Oligonucleotide fingerprinting detects genetic diversity among Ascochyta rabiei isolates from a single chickpea field in Tunisia.

Fifty isolates of Ascochyta rabiei (Pass.) Labr. were hierarchically sampled from four well-separated locations of a single chickpea field in Beja (Tunisia), and single-spored. DNA was isolated from in-vitro-grown mycelia, digested with HinfI or RsaI, and hybridized to a set of synthetic oligonucleotides complementary to simple repetitive sequences. According to the fingerprint patterns derived from the probes (CA)8, (CAA)5, (CAT)5 and (GATA)4, 12 different fungal haplotypes were found at various frequencies within the investigated field. Seven haplotypes were confined to one location only, four occurred at two, one at three, and none at all four locations. Most of the genetic variability originated from diversity within, rather than between, locations. In some cases, more than one haplotype was isolated from the same lesion of a single host plant.
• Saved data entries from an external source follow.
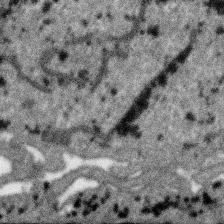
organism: Human
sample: Lung epithelial cells infected with SARS-CoV-2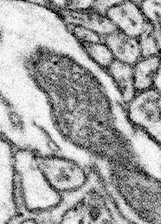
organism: Mouse
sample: Somatosensory cortex neuropil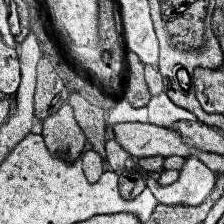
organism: Human
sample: Temporal Lobe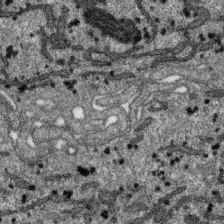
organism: Human
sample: Lung epithelial cells infected with SARS-CoV-2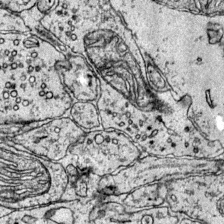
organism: Mouse
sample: Primary visual cortex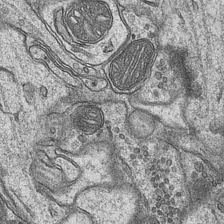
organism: Mouse
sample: CA1 Hippocampus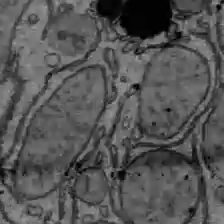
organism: C57BL Mouse
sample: Liver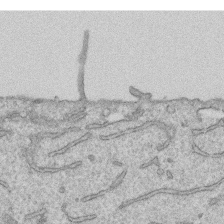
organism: Human
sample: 1205lu cells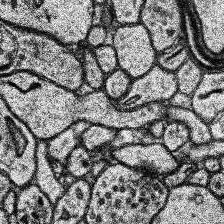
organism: Human
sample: Temporal Lobe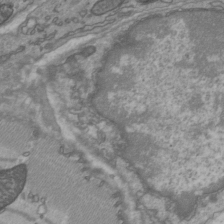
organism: C57BL Mouse
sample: Heart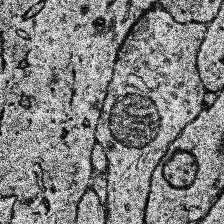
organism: Human
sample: Temporal Lobe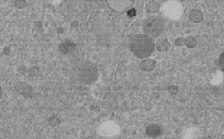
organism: C. elegans
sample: C. elegans embryo early stage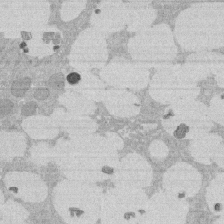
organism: Rat
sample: Salivary granule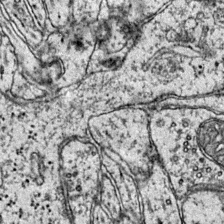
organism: Mouse
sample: Primary visual cortex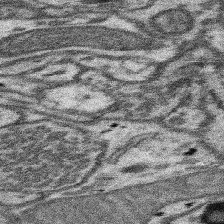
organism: Mouse
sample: Somatosensory cortex neuropil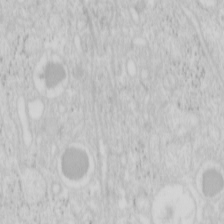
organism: Mouse
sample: Pancreas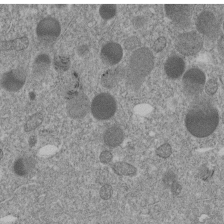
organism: C. elegans
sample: C. elegans embryo early stage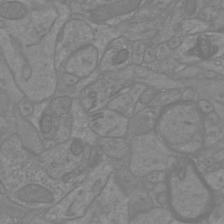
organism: Mouse
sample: Cortical neurons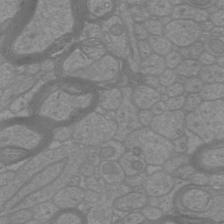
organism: Mouse
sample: Cortical neurons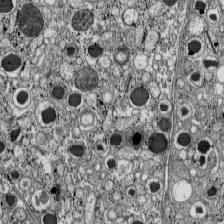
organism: C57BL Mouse
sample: Pancreatic islet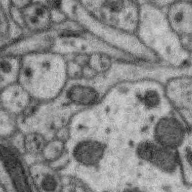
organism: Zebra finch
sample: Brain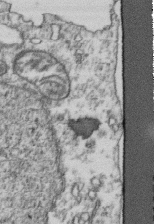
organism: Human
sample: Activated Jurkat CD4+ T cells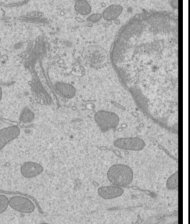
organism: Mouse
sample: Cilia; mouse epididymis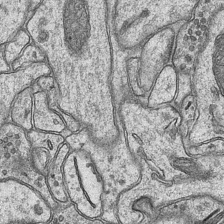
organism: Mouse
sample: CA1 Hippocampus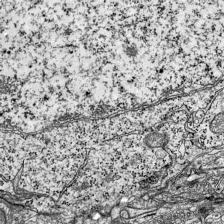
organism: Mouse
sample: Visual Cortex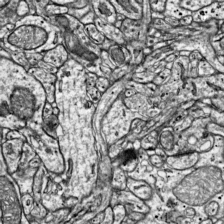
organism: Mouse
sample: Visual Cortex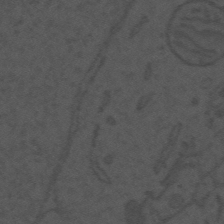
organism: Mouse
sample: Suprachiasmatic nucleus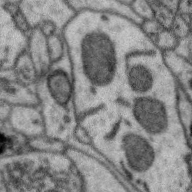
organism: Zebra finch
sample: Brain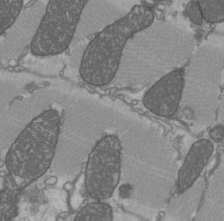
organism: C57BL Mouse
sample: Heart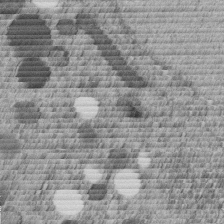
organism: C. elegans
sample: C. elegans embryo early stage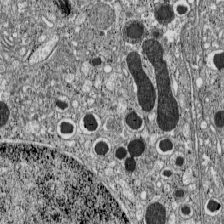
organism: C57BL Mouse
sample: Pancreatic islet

Genetic distances between isolates, as calculated from band-sharing data, varied between 0.05 and 0.22. Relatedness between the different haplotypes was evaluated by cluster analysis using UPGMA.
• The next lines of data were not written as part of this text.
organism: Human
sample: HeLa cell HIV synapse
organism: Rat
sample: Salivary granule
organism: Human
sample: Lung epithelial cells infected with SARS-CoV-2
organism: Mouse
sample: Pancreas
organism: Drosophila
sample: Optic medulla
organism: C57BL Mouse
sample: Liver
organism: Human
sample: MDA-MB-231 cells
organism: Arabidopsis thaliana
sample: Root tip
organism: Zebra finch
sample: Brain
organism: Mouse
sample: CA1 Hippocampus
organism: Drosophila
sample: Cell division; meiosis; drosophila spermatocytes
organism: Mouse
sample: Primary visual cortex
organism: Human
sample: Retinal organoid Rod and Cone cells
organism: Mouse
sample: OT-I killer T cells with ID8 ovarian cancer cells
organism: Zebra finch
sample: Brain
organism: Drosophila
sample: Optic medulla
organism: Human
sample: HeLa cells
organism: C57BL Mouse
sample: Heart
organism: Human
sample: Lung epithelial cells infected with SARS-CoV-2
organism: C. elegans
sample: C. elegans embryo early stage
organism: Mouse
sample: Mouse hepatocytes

Oligonucleotide fingerprinting of plant and fungal genomes: a comparison of radioactive, colorigenic and chemiluminescent detection methods.

Digoxigenated oligonucleotide probes complementary to simple repetitive DNA sequences were introduced into nonradioactive fingerprint analysis of plant and fungal DNA. The fragment patterns, obtained by blot hybridization of TaqI-restricted DNA from chickpea (Cicer arietinum) and its fungal pathogen Ascochyta rabiei with digoxigenated probes and either a colorigenic or a chemiluminescent detection method, were compared to those obtained with 32P-labeled probes. In combination with alkaline phosphatase and its chemiluminescent substrate 3-(2'-spiroadamantane)-4-methoxy-4-(3"-phosphoryloxy)phenyl- 1,2-dioxetane (AMPPD) digoxigenated oligonucleotides yielded clear-cut fingerprints with high signal-to-background ratios within several minutes of exposure to X-ray films. The chemiluminescence reaction remained stable for at least two weeks. A comparison of banding patterns obtained by radioactive versus digoxigenin-based hybridization and detection techniques revealed substantial differences in the relative signal intensities of bands. Both nonradioactive techniques show a tendency to "equalize" band intensity differences. Whereas 32P-labeled oligonucleotides are also applicable to in situ hybridization with DNA immobilized in dried agarose gels, gel hybridization did not work efficiently with digoxigenated probes and either substrate.